• Input material
_ _ _ _ _

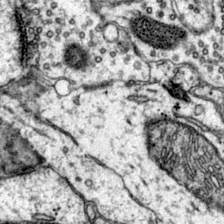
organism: Mouse
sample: Primary visual cortex
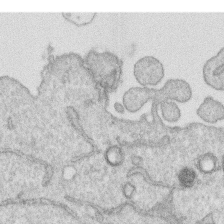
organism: Human
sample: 1205lu cells
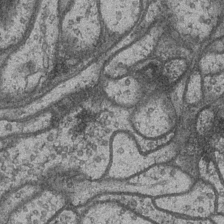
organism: Drosophila
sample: Optic medulla
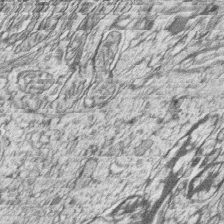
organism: Zebrafish
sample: synaptic ribbons in rod cells and cone cells
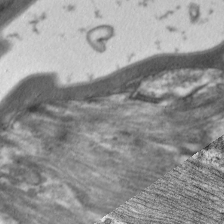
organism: C. elegans
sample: Pharynx
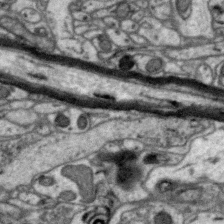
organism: Zebra finch
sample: Brain
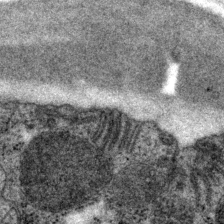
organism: P. pacificus
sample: Pharynx
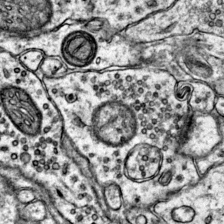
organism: Mouse
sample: Primary visual cortex
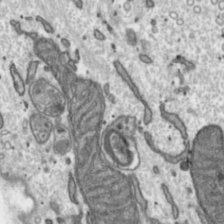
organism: Toxoplasma gondii
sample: Parasites in a vacuole inside a host cell
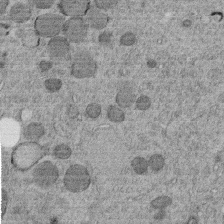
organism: C. elegans
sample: C. elegans embryo early stage
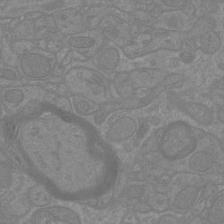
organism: Mouse
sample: Cortical neurons
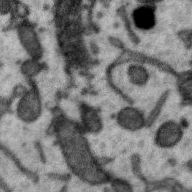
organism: Zebra finch
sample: Brain
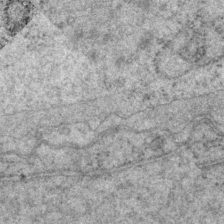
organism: P. pacificus
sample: Pharynx
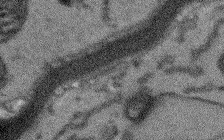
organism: Arabidopsis thaliana
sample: Root tip
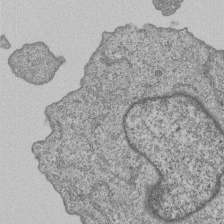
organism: Human
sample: MDA-MB-231 cells
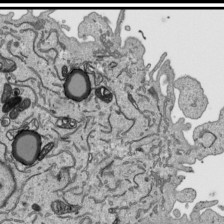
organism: Human
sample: Mitochondria in HCT116 cells
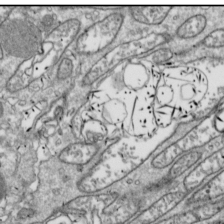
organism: Drosophila
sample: Cell division; meiosis; drosophila spermatocytes
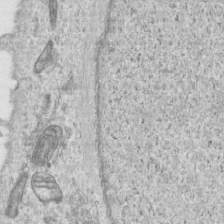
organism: Human
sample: Centriole in RPE cells
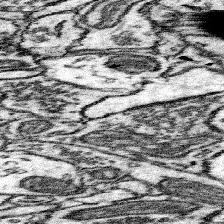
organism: Mouse
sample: Somatosensory cortex neuropil
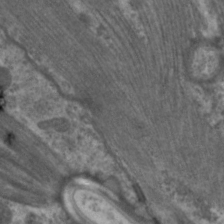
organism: C. elegans
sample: Pharynx
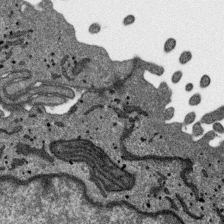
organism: Human
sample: Lung epithelial cells, uninfected (mock) control
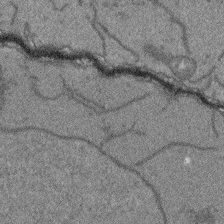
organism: Arabidopsis thaliana
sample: Root tip
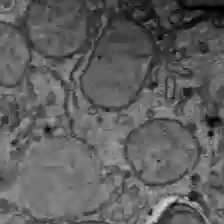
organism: C57BL Mouse
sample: Liver
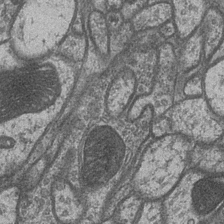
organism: Drosophila
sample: Optic medulla
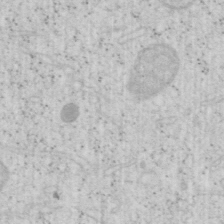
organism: Human
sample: HeLa cells

_ _ _ _ _

• Assignment
Only the pictures are to be left out; restate everything else in the listing word for word.

• Task response
organism: Mouse
sample: Primary visual cortex
organism: Human
sample: 1205lu cells
organism: Drosophila
sample: Optic medulla
organism: Zebrafish
sample: synaptic ribbons in rod cells and cone cells
organism: C. elegans
sample: Pharynx
organism: Zebra finch
sample: Brain
organism: P. pacificus
sample: Pharynx
organism: Mouse
sample: Primary visual cortex
organism: Toxoplasma gondii
sample: Parasites in a vacuole inside a host cell
organism: C. elegans
sample: C. elegans embryo early stage
organism: Mouse
sample: Cortical neurons
organism: Zebra finch
sample: Brain
organism: P. pacificus
sample: Pharynx
organism: Arabidopsis thaliana
sample: Root tip
organism: Human
sample: MDA-MB-231 cells
organism: Human
sample: Mitochondria in HCT116 cells
organism: Drosophila
sample: Cell division; meiosis; drosophila spermatocytes
organism: Human
sample: Centriole in RPE cells
organism: Mouse
sample: Somatosensory cortex neuropil
organism: C. elegans
sample: Pharynx
organism: Human
sample: Lung epithelial cells, uninfected (mock) control
organism: Arabidopsis thaliana
sample: Root tip
organism: C57BL Mouse
sample: Liver
organism: Drosophila
sample: Optic medulla
organism: Human
sample: HeLa cells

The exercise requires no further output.